Acai berries grow on the acai palm. The acai palm is a tree that is native to South America and Central America. The berry itself is small, round and a sort of purpley-black color. There are many importers who will arrange for the fruit to be harvested, prepared and transported to you.

So why is the acai berry considered to be a superfood. Well, the first and probably main reason is down to the fact that appears to have antioxidant capabilities, effectively mopping harmful free radicals from your body. But the list of benefits does not stop there. The fruit can apparently lower your cholesterol levels and even your blood pressure as well.

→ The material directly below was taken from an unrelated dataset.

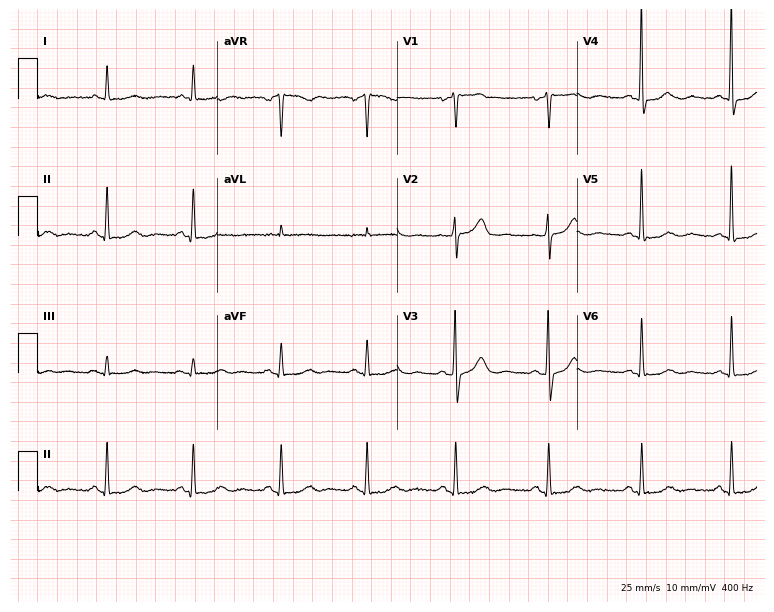
12-lead ECG (7.3-second recording at 400 Hz) from a 58-year-old female. Screened for six findings — first-degree AV block, right bundle branch block, left bundle branch block, sinus bradycardia, atrial fibrillation, sinus tachycardia — none is recorded.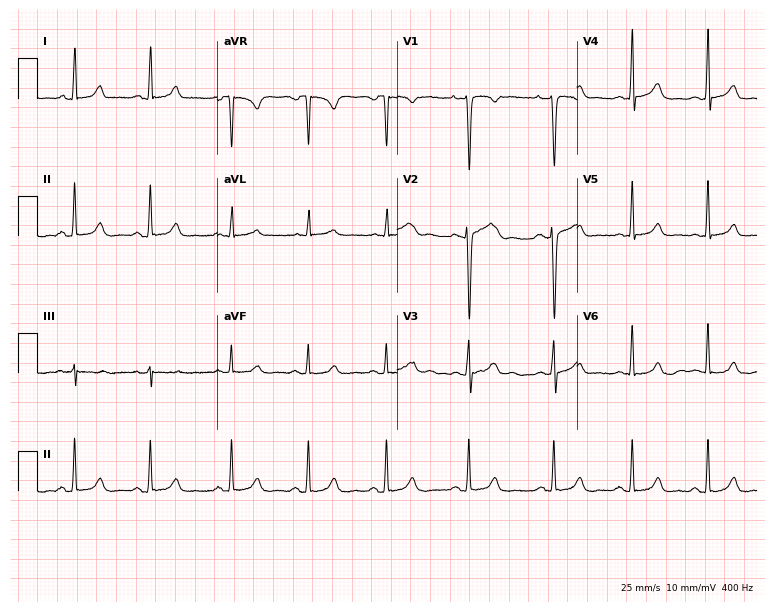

It is even regard by some as an appetite suppressant. Quite an amazing fruit indeed.

If you would like to try the fruit then there are many websites on the internet which provide you with trial offers, some of which are completely free. The importers are so convinced of the acai fruit’s efficacy they are prepared to take the risk and provide the fruit to you free of charge. These offers are well worth taking up.

So the acai berry, may indeed be considered to have so many beneficial effects it can indeed be considered to be a superfood.

My name is Lizzy Hatpail and have produced a comprehensive source of information about the acai berry, why acai berries are so important and where we should go to find the best quality acai berries to make your pure acai berry juice and dietary supplement.